Missing User Warnings

Medium
Confidence
93% confidence
Finding
The documentation instructs users to pass a raw PRIVATE_KEY directly into a shell invocation without any explicit warning about secret handling, shell history/process exposure, or the fact that the script will perform live on-chain writes and authorize operator spending. In a skill whose purpose is to configure a Universal Profile and grant tipping budget permissions, this omission is materially dangerous because users may expose credentials or unintentionally authorize token spending on the wrong network or address.

Missing User Warnings

Medium
Confidence
94% confidence
Finding
The markdown examples trigger on-chain state changes on a user's Universal Profile and also grant token-operator permissions, but they do not include explicit user-facing warnings about the consequences of these actions.
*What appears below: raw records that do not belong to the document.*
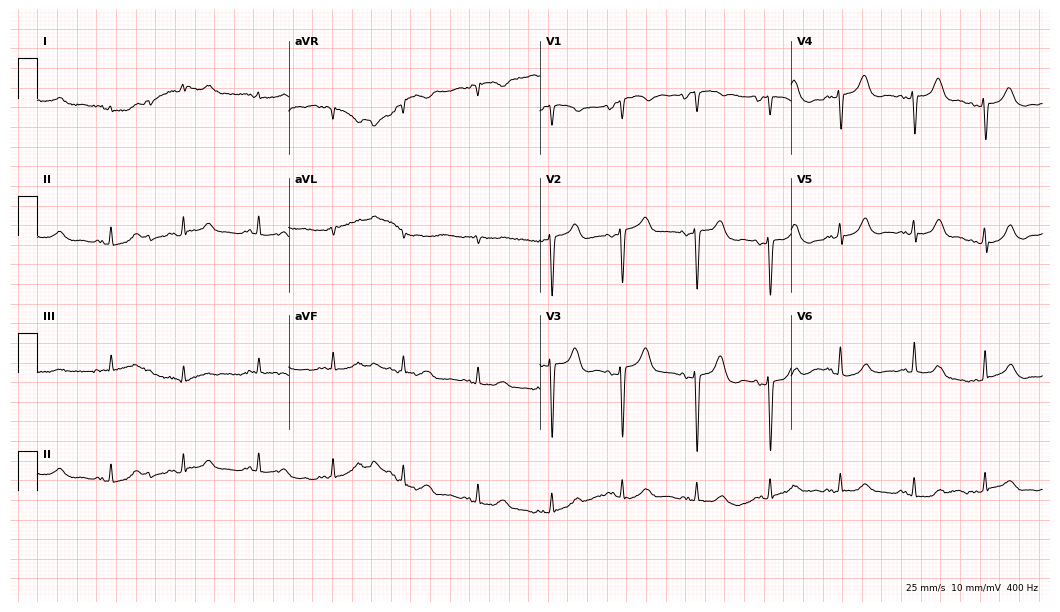
Resting 12-lead electrocardiogram (10.2-second recording at 400 Hz). Patient: a 77-year-old female. None of these six findings is recorded: first-degree AV block, right bundle branch block (RBBB), left bundle branch block (LBBB), sinus bradycardia, atrial fibrillation (AF), sinus tachycardia.
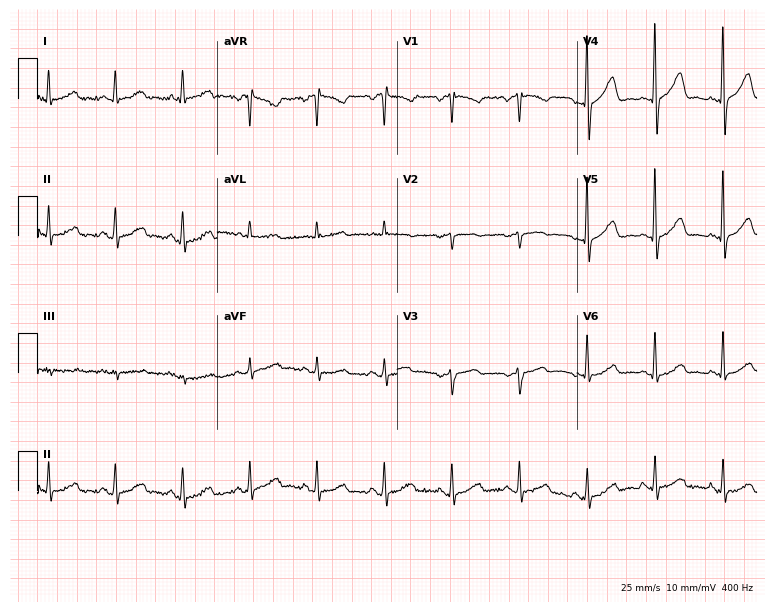
12-lead ECG from a 59-year-old female patient (7.3-second recording at 400 Hz). No first-degree AV block, right bundle branch block (RBBB), left bundle branch block (LBBB), sinus bradycardia, atrial fibrillation (AF) or sinus tachycardia recorded for this tracing. Findings outside these six are not listed.
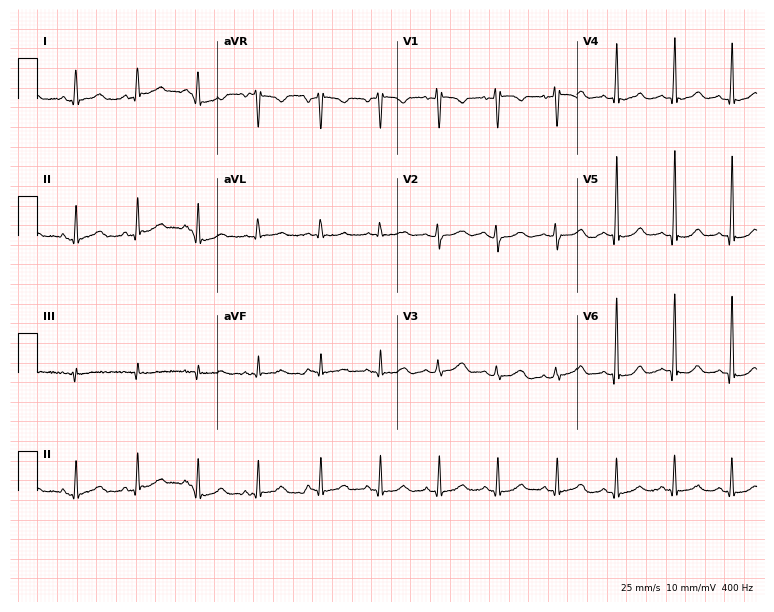
12-lead ECG from a 26-year-old female. No first-degree AV block, right bundle branch block (RBBB), left bundle branch block (LBBB), sinus bradycardia, atrial fibrillation (AF) or sinus tachycardia recorded for this tracing. Findings outside these six are not listed.

In skill context, this is more dangerous because the skill description says it requires a private key and is intended to help agents automate setup, increasing the chance that users or agents execute sensitive transactions without understanding the permission scope.

Missing User Warnings

Medium
Confidence
92% confidence
Finding
The script requires a raw PRIVATE_KEY and immediately uses it with `forge script --broadcast`, causing a live on-chain transaction with no dry-run, chain-ID verification, transaction preview, or interactive confirmation. In the context of an agent skill that asks the user to supply a private key, this is more dangerous because automation can make it easy to run against the wrong network, wrong profile address, or maliciously modified cloned code, leading to unintended state changes and fund loss.

VirusTotal

66/66 vendors flagged this skill as clean.